Extracted records:
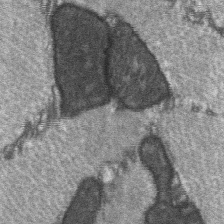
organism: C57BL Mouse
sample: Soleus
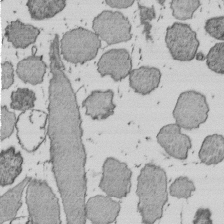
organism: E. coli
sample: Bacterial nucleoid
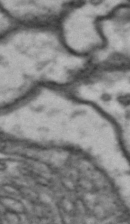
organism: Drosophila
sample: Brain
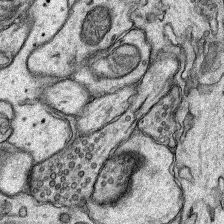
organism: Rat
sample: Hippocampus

==

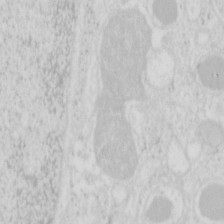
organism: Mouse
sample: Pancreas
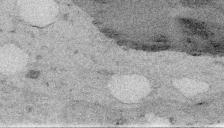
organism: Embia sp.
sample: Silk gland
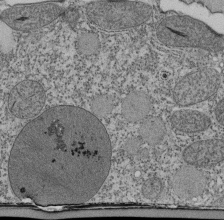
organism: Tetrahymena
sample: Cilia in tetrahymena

■ EXERCISE OBJECTIVE: Find and copy each line above that includes the string "sample".

■ SOLVED PROBLEM:
sample: Soleus
sample: Bacterial nucleoid
sample: Brain
sample: Hippocampus
sample: Pancreas
sample: Silk gland
sample: Cilia in tetrahymena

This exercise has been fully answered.